As a high school student, Owens was sports editor for the school's yearbook. From there, she became editor of Francis Marion's first student newspaper, The Campus Crier.
"I went from Francis Marion to the University of Alaska Anchorage, where I worked at my first daily (newspaper), the Anchorage Daily Times," Owens said.
She said that just as her career began to take off, her husband's military service began to interfere with her success.
It became obvious that his unpredictable deployments would not allow her to plant roots in any particular place.
"You're moving around the country all the time, and with that, you're moving from job to job, so that really strains your work (life)," she said. "You have to start over just about every time you go somewhere."
Owens finally found job stability when she was hired by the (Florence) Morning News in 1989 as region editor.

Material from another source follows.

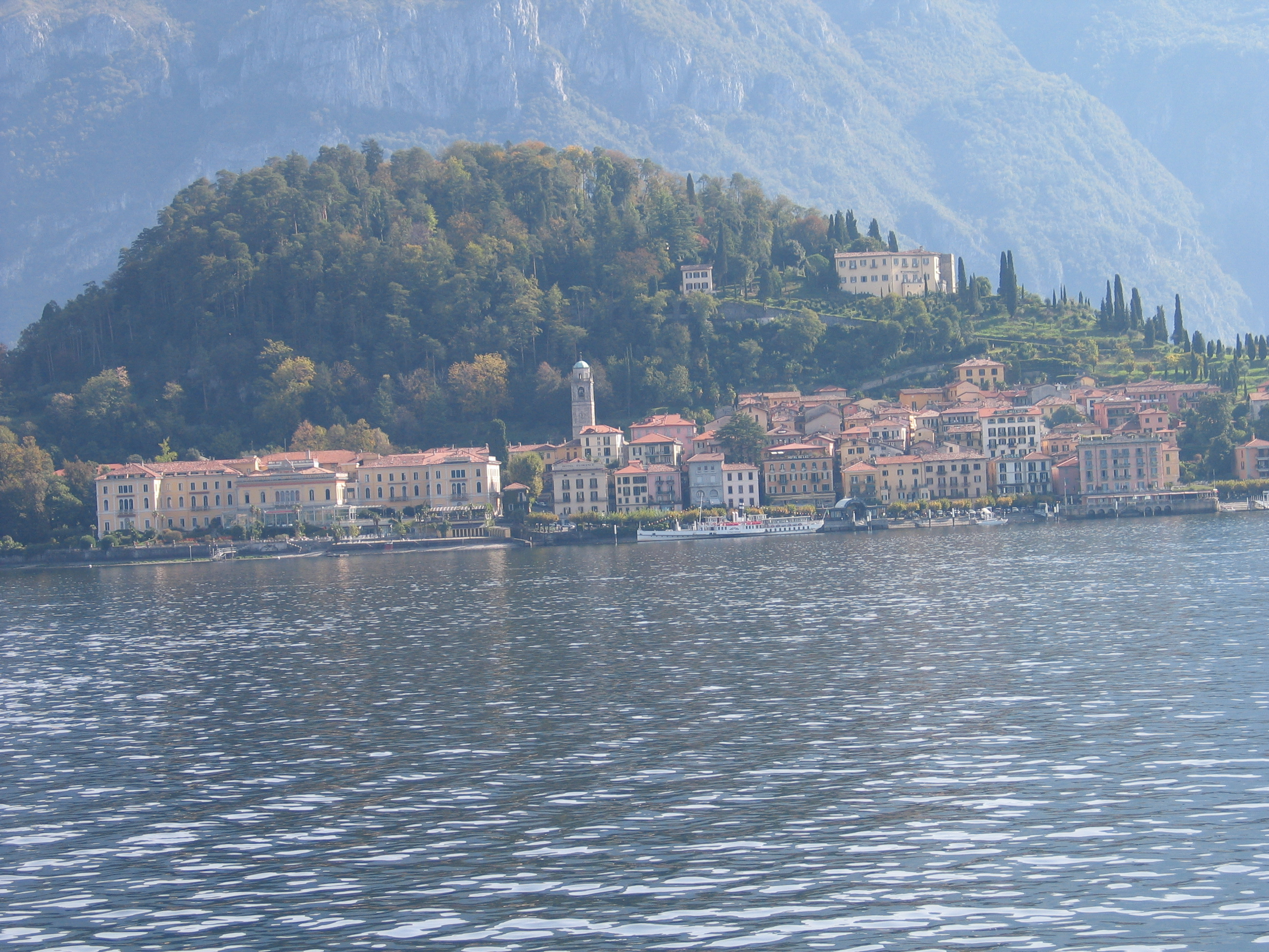 Bellagio vom Wasser aus

In that position, she said she had the freedom to write and produce her own stories.
"It was the absolute best job in the world," she said. "I was able to write a column that would run about twice every week, and I was able to do a lot of opinion pieces and stuff like that."
She took the experience she gained at the Morning News and molded it into an effective management strategy she continues to use in her current job.
Owens also found herself on the cutting edge of a new form of journalism - convergence, which is the combination of all forms of mass communication.
"Well, what happened with the industry, and is still happening, they called it 'symmetry' or something like that, and now they call it 'convergence,'" Owens said. "All of the newspapers are owned by large corporations. Whether it's a big daily or a small weekly, it's going to be published in the same way - through the Internet, broadcast and newspapers, as well."